The NHTSA, in their advertisements, should make the promise that would appeal to young drivers. The advertisement should promise that the viewers will feel a particular way if they adopt the behavior that is advertised. Building upon earlier ideas, the promise should be that if you put away your cell phones while driving, you will maintain your freedom and enjoy life. This promise can be supported by showing short video advertisement of a group of friends on a cross country road trip. We see them drive through roads with beautiful natural scenery. Along the way, we see them visit fun and joyous places. While resting at the last stop of the trip, a small hill overlooking a white sandy beach, we see the sun is starting to set and the ocean reflecting the red, orange, purple, and blue colors of the sky. The driver goes to the trunk of the car. From her bag, she pulls out her cell phone and walks to the front of the car, where her friends are. She sits on the front edge of the hood, turns on her phone, and proceeds to send a text. She types in the message, “Hey mom, just arrived at the last stop.” The mom replies, “How was the trip?” She replies, “Awesome.” The camera then fades out and the televisions screen subsequently displays a distinct and powerful phrase that reaffirms the core values: “Freedom, where will it take you?” Essentially, the video implies that by putting down the cell phone, you can go on an amazing journey with your friends as well.

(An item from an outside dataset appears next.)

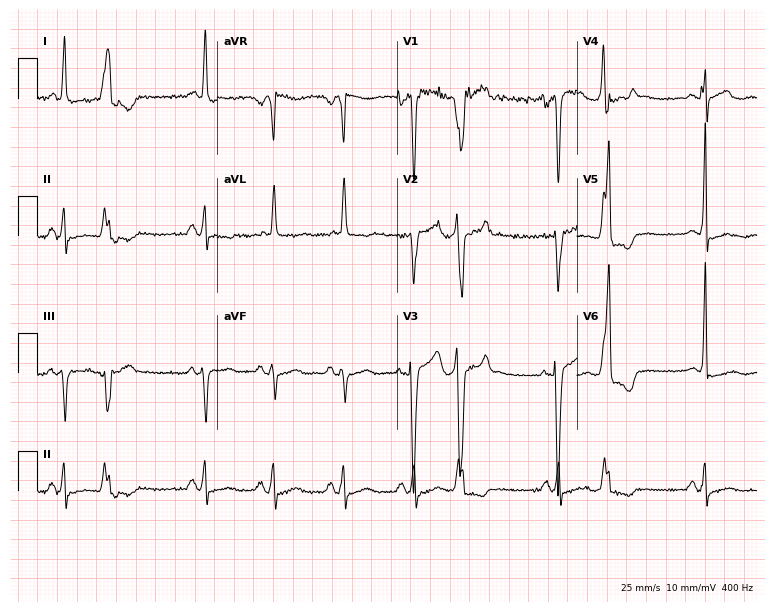
12-lead ECG from a 73-year-old male. Screened for six findings — first-degree AV block, right bundle branch block, left bundle branch block, sinus bradycardia, atrial fibrillation, sinus tachycardia — none is recorded. Other findings, if any, are not listed.

By applying Advertising Theory, the NHTSA focuses on the needs and wants of young drivers, through the promise of freedom and the enjoyment of life on an amazing road trip as long as they adopt a certain behavior. Focusing on these concepts of Advertising Theory, the campaign will encourage young drivers to embark on their own special journeys. This strategy will surely elicit a more positive response than the forceful messages used such as “U Drive U Text U Pay”, helping to avoid psychological reactance.
The NHTSA’s anti-texting campaign has much potential in persuading young drivers to stop texting while driving. This can only be done if the campaign incorporates theories and models such as the Diffusion of Innovations Theory, Advertising Theory, and Social Marketing Theory. Violent graphics and forceful and intimidating messages simply do not appeal to the youth. However, a campaign built on the aspirations and empowerment of the youth is the right way of convincing an entire generation of drivers to put down their cell phones when they get behind the wheel.